Problem 56
The American physical chemist Gilbert Newton Lewis (1875-1946) proposed a unit of time called the jiffy. According to Lewis, 1 jiffy is the time it takes light to travel 1 centimeter. (a) If you perform a task in a jiffy, how long does it take in seconds? (b) How many jiffys are in 1 minute? Use the fact that the speed of light is approximately \(3.00 \times 10^{8} \mathrm{~m} / \mathrm{s}\).
Problem 57
Suppose \(1.0 \mathrm{~m}^{3}\) of oil is spilled into the ocean. Find the area of the resulting slick, assuming that it is one molecule thick and that each molecule occupies a cube \(0.50 \mu \mathrm{m}\) on a side.
Problem 58
The acceleration due to gravity is approximately \(9.81 \mathrm{~m} / \mathrm{s}^{2}\) (depending on your location). What is the acceleration due to gravity in centimeters per second squared?
Problem 59
Velocity can be related to acceleration and distance by the following equation: \(v^{2}=2 a x^{p}\). Find the power \(p\) that makes this equation dimensionally consistent.
Problem 60
Acceleration is related to distance and time by the following equation: \(a=2 x t^{p}\).
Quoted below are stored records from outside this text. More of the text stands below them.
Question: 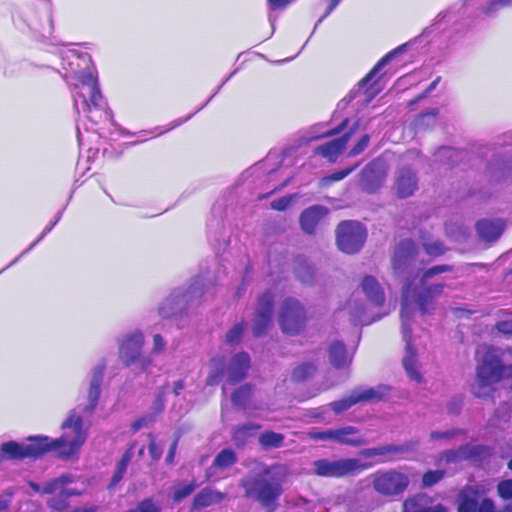
About what magnification does this crop show?

Choices:
 (A) about 2.5×
 (B) about 5×
 (C) about 20×
 (D) about 10×
 (E) about 40×

Answer: (E) about 40×
A 0.12-mm field of an H&E-stained sentinel lymph node from a breast-cancer patient (whole-slide image), shown at about 40×, about 0.23 µm per pixel.
Metastatic tumour outline, simplified to 15 points and listed clockwise in crop pixels (x, y): (466, 132), (511, 134), (511, 246), (487, 263), (452, 263), (419, 287), (346, 386), (251, 420), (212, 412), (199, 391), (196, 351), (244, 249), (247, 196), (355, 170), (379, 148).
Tumour covers about 20% of the frame.

Find the power \(p\) that makes this equation dimensionally consistent.
Problem 61
Give an order-of-magnitude estimate for the time in seconds of the following: (a) a year, (b) a baseball game, (c) a heartbeat, (d) the age of Earth, (e) your age.
Problem 62
Give an order-of-magnitude estimate for the length in meters of the following: (a) your height, (b) a fly, (c) a car, (d) a jetliner, (e) an interstate highway stretching from coast to coast.
Problem 63
The first several digits of \(\pi\) are known to be \(\pi=3.14159265358979 \ldots\). What is \(\pi\) to (a) three significant figures and (b) five significant figures?
Problem 64
What is the area of a circle of radius \(24.87 \mathrm{~m}\) ?
Problem 65
Give a ballpark estimate of the number of seats in a typical Major League ballpark (see Figure 1.15). Show your reasoning.